Out of these 34 listings, four companies have turned into multibaggers, trading at least 100% above their offer prices.
Jyoti CNC Automation saw an oversubscription of 40 times and is currently trading 300% above its offer price.
Exicom Telecom, TBO Tek, and JNK India are trading 220%, 107%, and 100% above their IPO prices, respectively.
Other noteworthy IPOs include Bharti Hexacom, which is trading 96% above its offer price, and BLS E Services and Let Travenues Technologies, both up by at least 60%.
Around 73% of this year's IPOs are still trading above their issue prices, which is consistent despite market volatility.
However, not all companies have fared well; eight have seen their share prices drop below their offer prices.

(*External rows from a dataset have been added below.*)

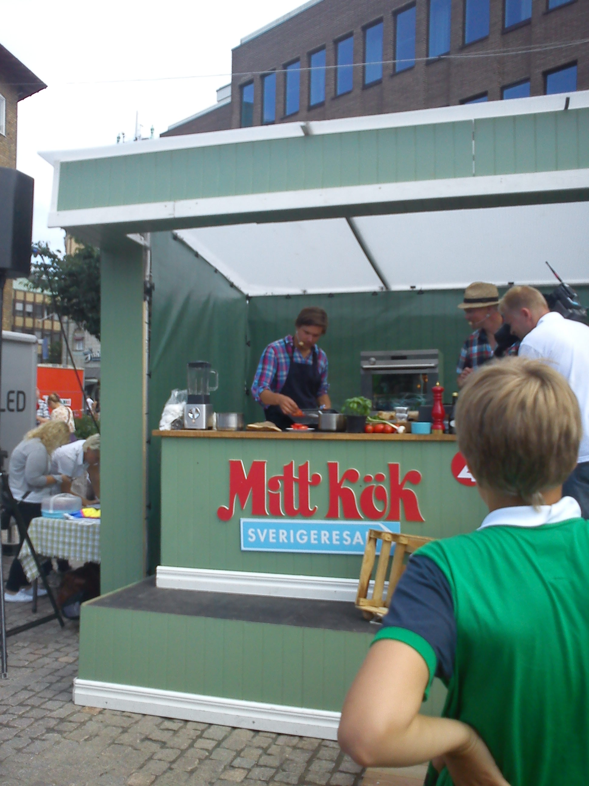 Den svenske kocken Tommy Myllymäki lagar mat framför publik på en marknad i Jönköping.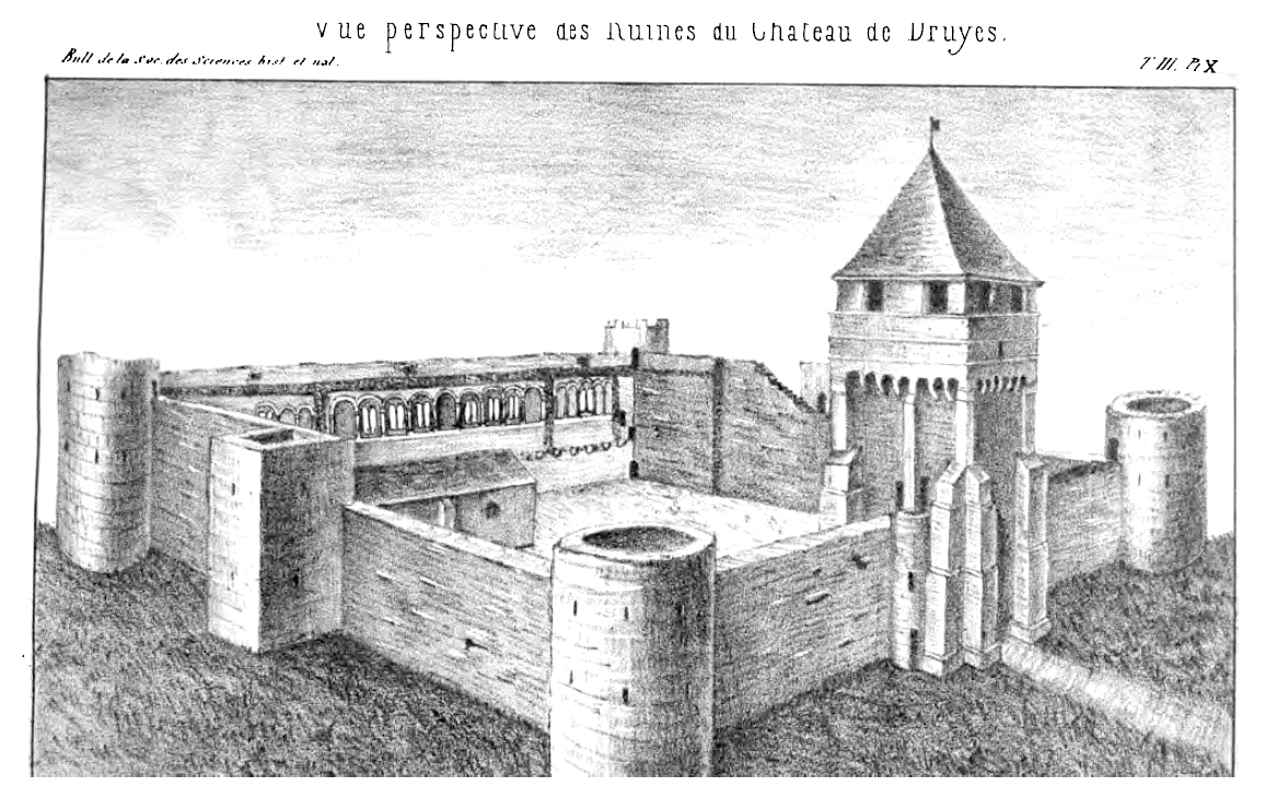 Château de Druyes, Yonne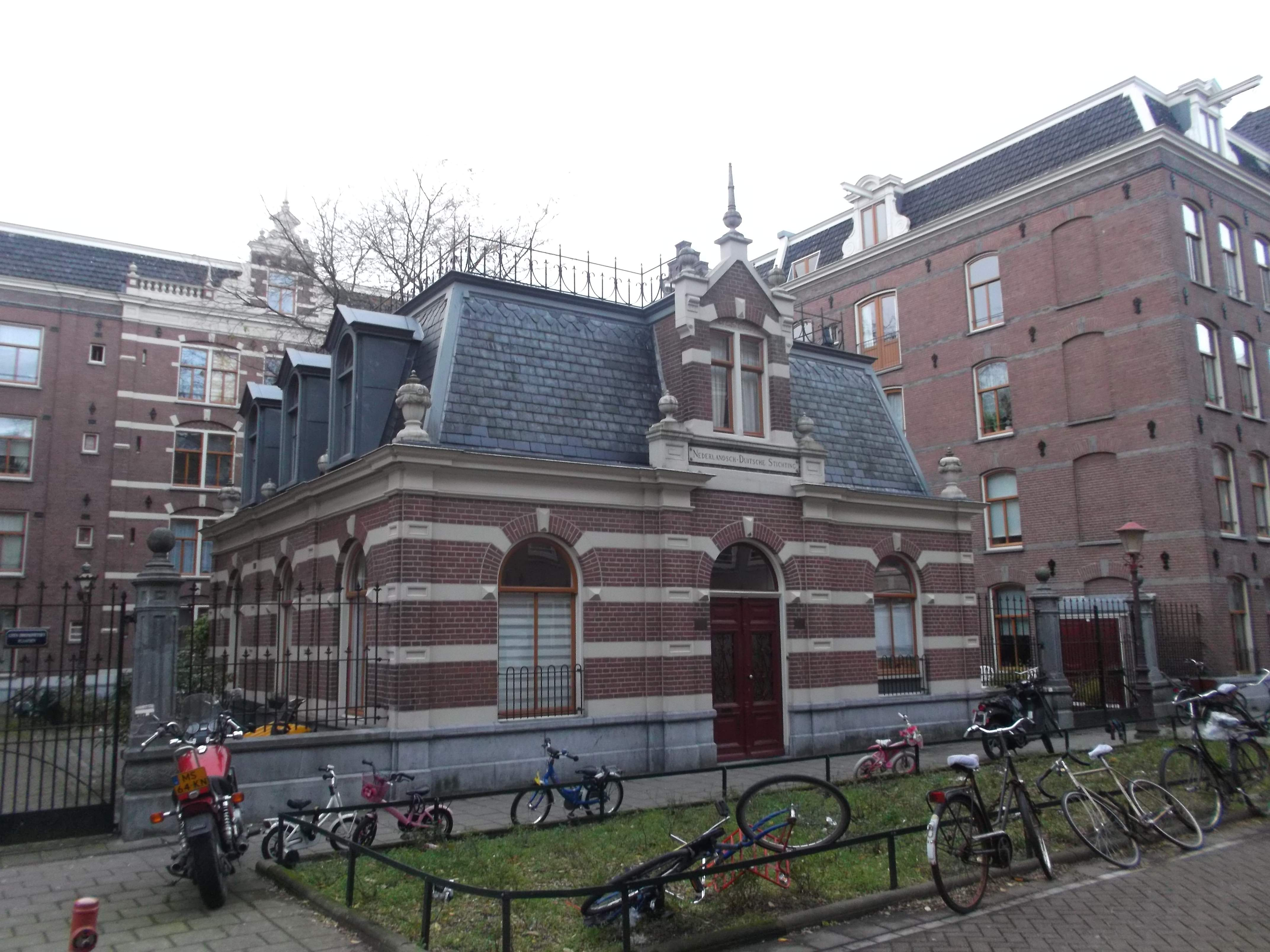 P.W. Janssenhofje, Da Costastraat 38-58, Jordaan, Amsterdam. Voormalige Nederlandsch-Duitsche Stichting. Gemeentelijk momument (nr ?). 1895 Willem Hamer jr. (architect)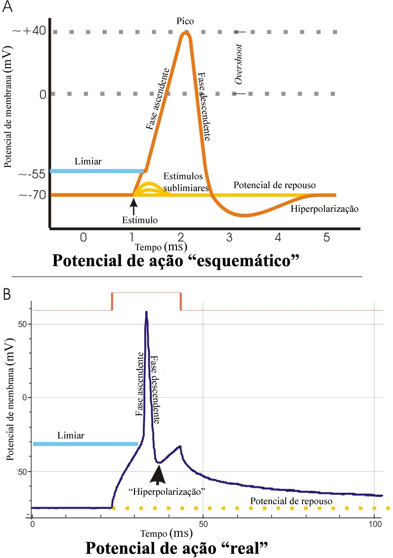 Adaptado de (autor)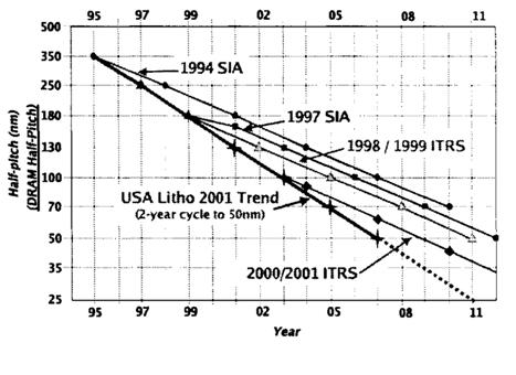 شکل 3- نمایش نیم گام لیتوگرافی استفاده شده در حجم زیادی از تولیدات همانطور که توسط مدل های متفاوت نقشه فناوری بین المللی برای نیمه هادی ها پیش بینی شده است.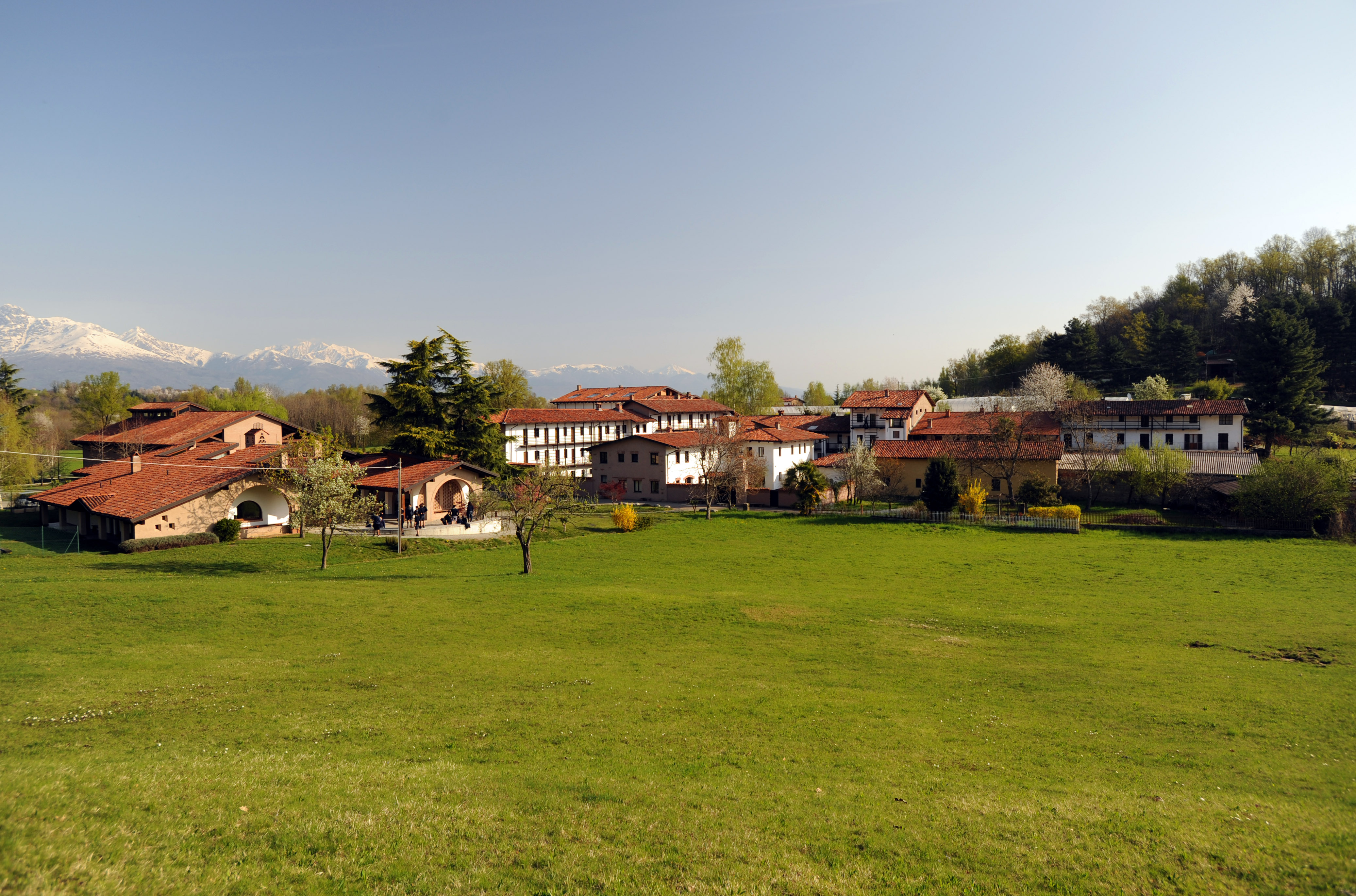 Vista della comunità dalla strada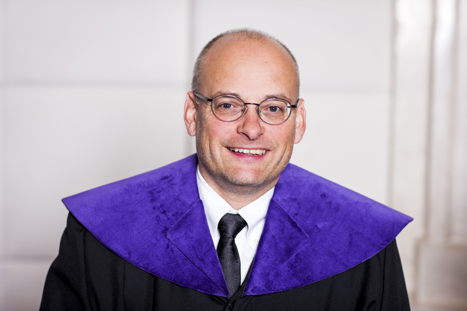 Dr. Michael Holoubek, Mitglied des österreichischen Verfassungsgerichtshofs seit 2011.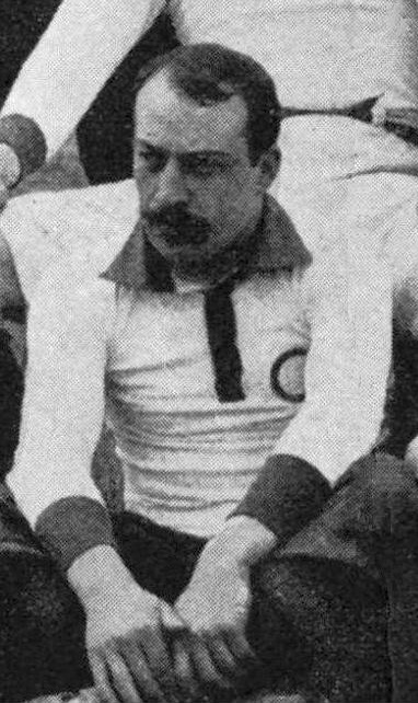 Adolphe de Pallisseaux en 1896 (Écosse-France).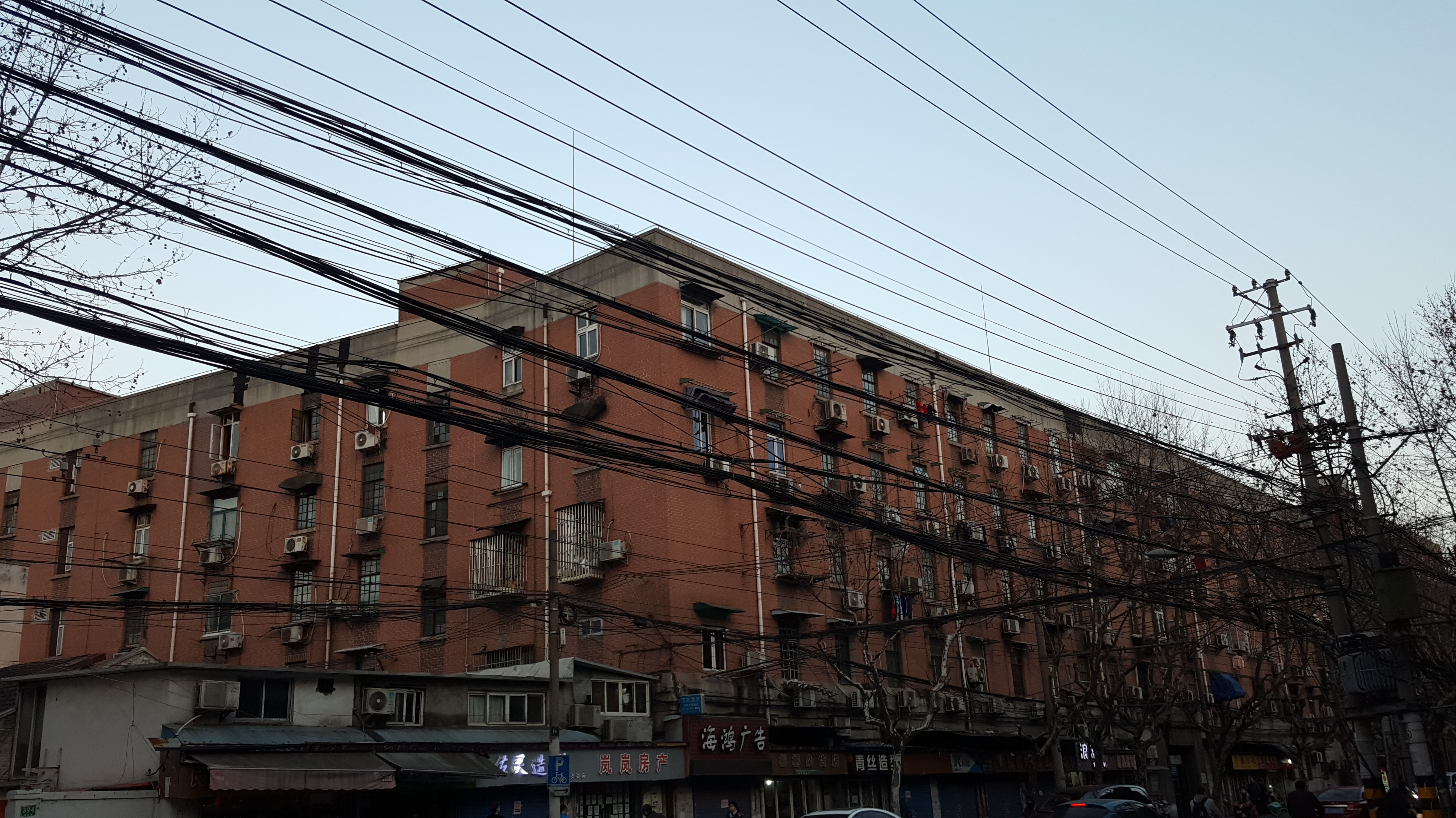 隆昌公寓西、北立面，隆昌公寓是上海市第五批优秀历史建筑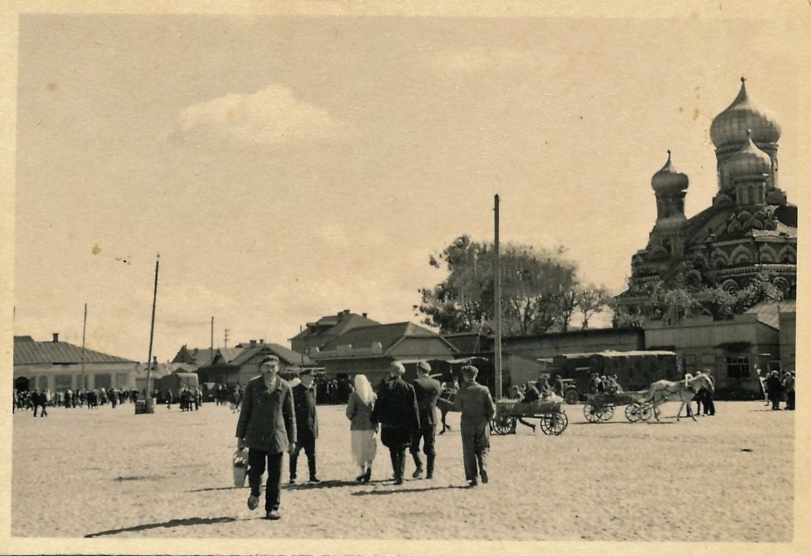 Беларуская (тарашкевіца): Барысаў (Barysaŭ), пляц Рынак (plac Rynak)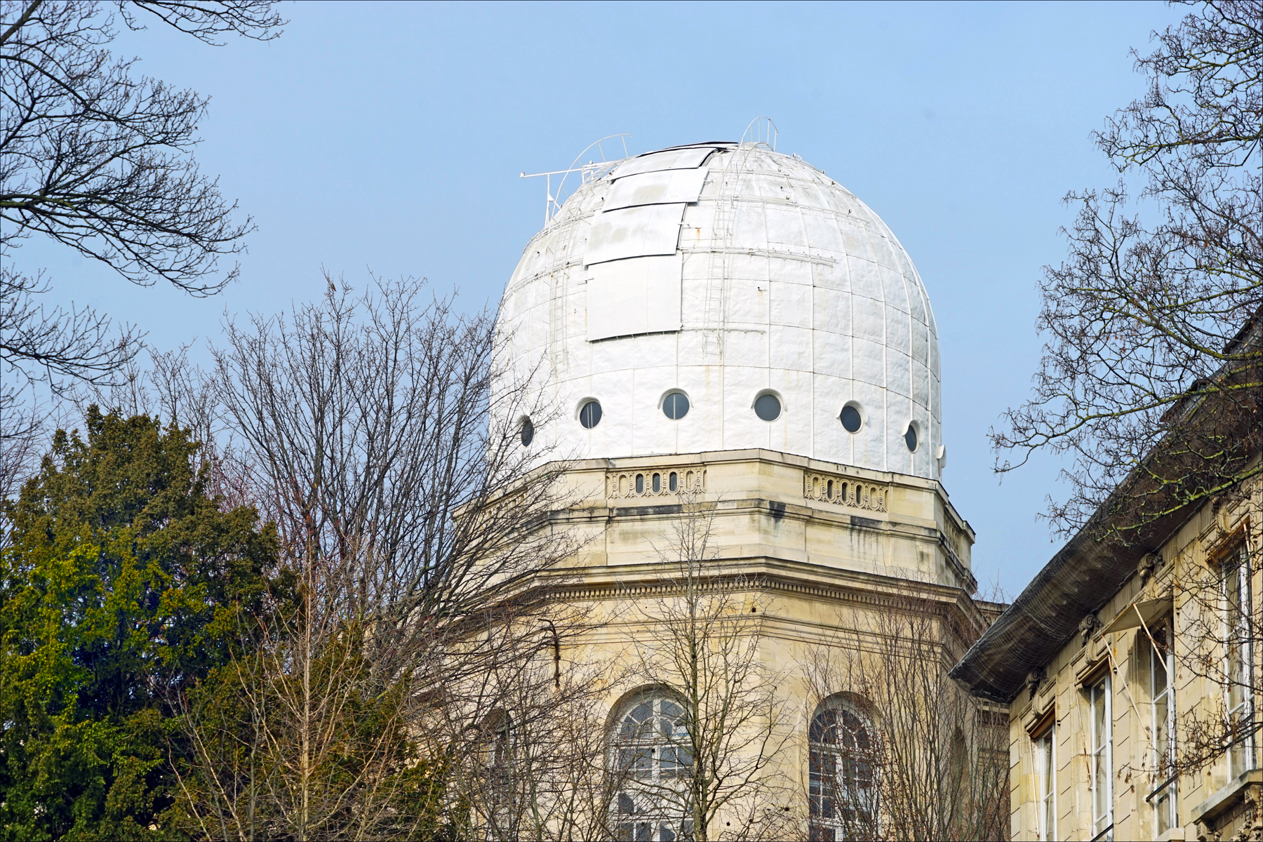 La création de l'observatoire royal à Paris a été décidée en 1666 sous le règne de Louis XIV. C'est l'architecte Claude Perrault qui est chargé de sa conception dès 1667. Giovanni Domenico Cassini en est le premier directeur en 1669. Article de Wikipedia Voir l'observatoire en construction sur une gravure ancienne (photo dalbera)

Capital Small Finance Bank suffered the most, down 26%, followed by Akme Fintrade, RK Swamy, SRM Contractors, Entero Healthcare Solutions, Gopal Snacks, GPT Healthcare, and Popular Vehicles and Services, all trading below their issue prices.
"Overall, a more robust H2 FY24 for the IPO market is anticipated, with increased activity, potentially larger deals, and fresh listings across diverse sectors. As always, thorough analysis of individual company fundamentals and future prospects remains crucial before making any investment decisions," said Atul Parakh, CEO of Bigul.